(Items from a dataset)
□ □ □ □ □

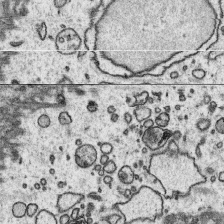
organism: Platynereis dumerilii
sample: Parapodia
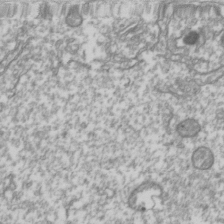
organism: Drosophila
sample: Cell division; meiosis; drosophila spermatocytes
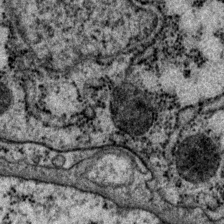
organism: P. pacificus
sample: Pharynx
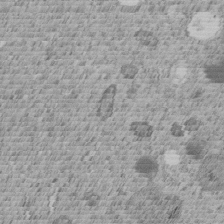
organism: C. elegans
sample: C. elegans embryo early stage
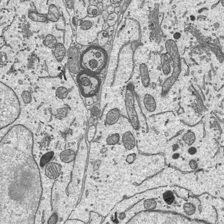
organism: Mouse
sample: Suprachiasmatic nucleus
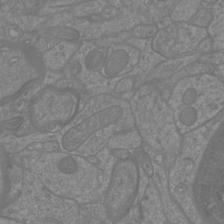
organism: Mouse
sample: Cortical neurons
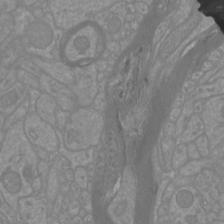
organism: Mouse
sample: Cortical neurons
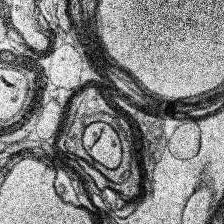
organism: Human
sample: Temporal Lobe
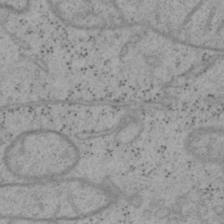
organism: Human
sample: HeLa cells
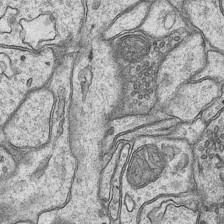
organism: Mouse
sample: CA1 Hippocampus
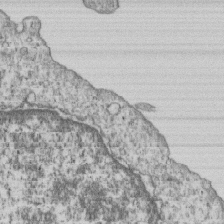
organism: Human
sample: MDA-MB-231 cells
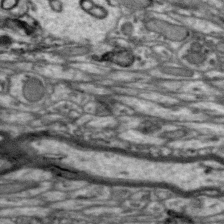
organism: Zebra finch
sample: Brain
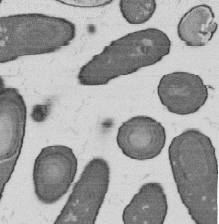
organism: B. subtilis
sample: Bacterial spore
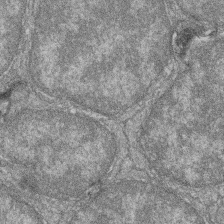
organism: Zebrafish
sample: Cilia; retinal pigment epithelium
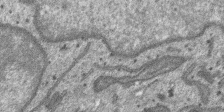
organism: Human
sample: Lung epithelial cells infected with SARS-CoV-2
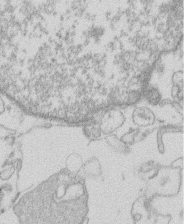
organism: Human
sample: Macrophage cells
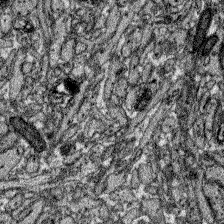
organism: Zebrafish
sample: Larval olfactory bulb
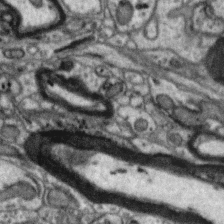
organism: Zebra finch
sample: Brain
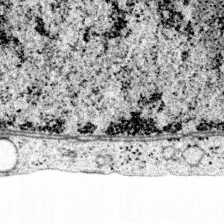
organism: Human
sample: HeLa cells
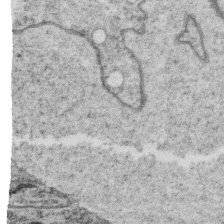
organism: C. elegans
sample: C. elegans oocyte; sperm cells
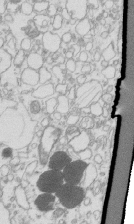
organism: Mouse
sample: Macrophages
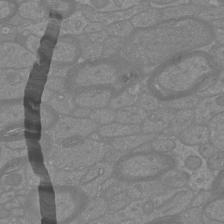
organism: Mouse
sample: Cortical neurons
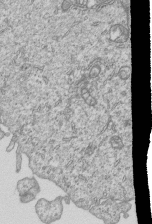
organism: Human
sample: MDA-MB-231 cells
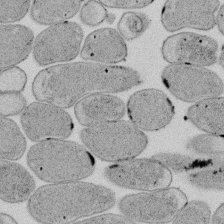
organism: E. coli
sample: Bacterial nucleoid
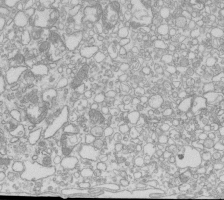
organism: Mouse
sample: Macrophages
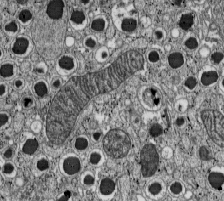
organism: C57BL Mouse
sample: Pancreatic islet
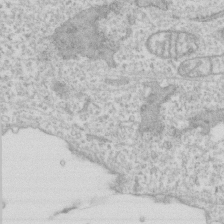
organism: Human
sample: CRL-1474
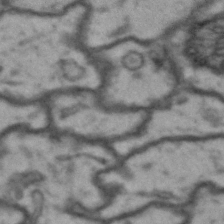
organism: Drosophila
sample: Brain
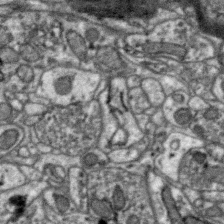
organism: Zebra finch
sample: Brain
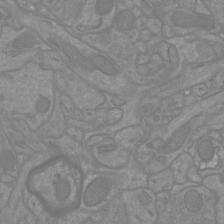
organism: Mouse
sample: Cortical neurons
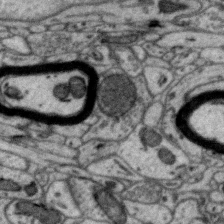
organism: Zebra finch
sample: Brain
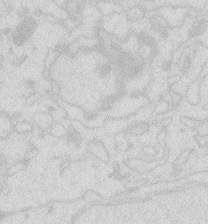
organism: Zebrafish
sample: Macrophage
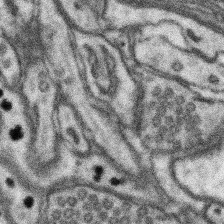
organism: Mouse
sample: Somatosensory cortex neuropil
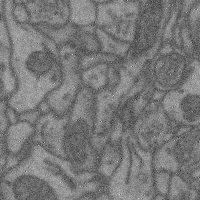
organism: Mouse
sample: Cerebral cortex
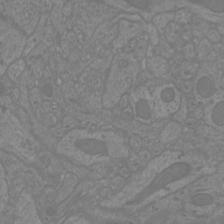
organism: Mouse
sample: Cortical neurons
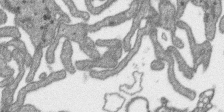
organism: Human
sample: Lung epithelial cells infected with SARS-CoV-2
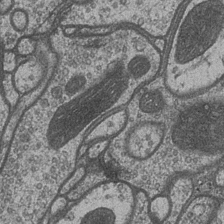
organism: Drosophila
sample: Optic medulla
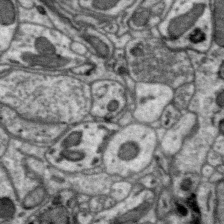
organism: Zebra finch
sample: Brain
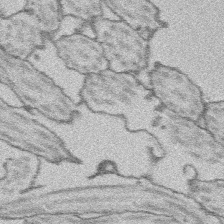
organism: Platynereis dumerilii
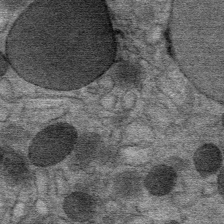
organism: Mouse
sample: Mouse Salivary gland
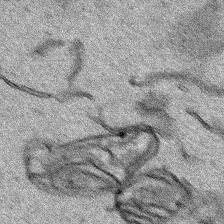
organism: Human
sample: Mitochondria in HCT116 cells
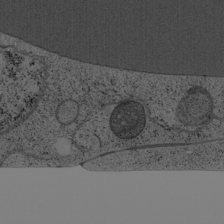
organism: African green monkey
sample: COS-7 cells
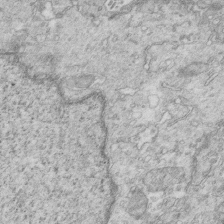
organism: Mouse
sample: Multiciliated cells
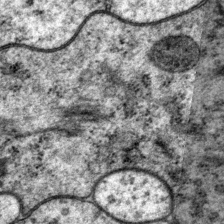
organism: P. pacificus
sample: Pharynx
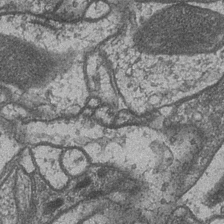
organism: Drosophila
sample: Optic medulla
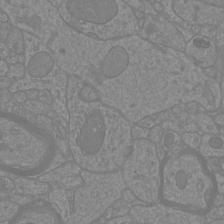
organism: Mouse
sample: Cortical neurons
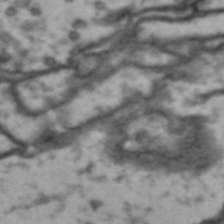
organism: Drosophila
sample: Brain
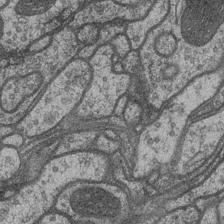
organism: Drosophila
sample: Optic medulla
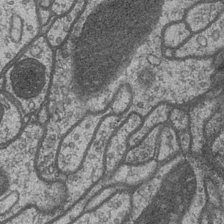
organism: Drosophila
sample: Optic medulla
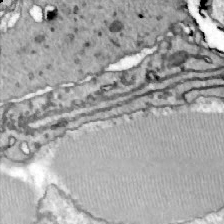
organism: Zebrafish
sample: Actinotrichia fibers

□ □ □ □ □

Assignment –
Determine the count of lines in the data that contain the string "cells", and reply with that count alone.

Written reply –
11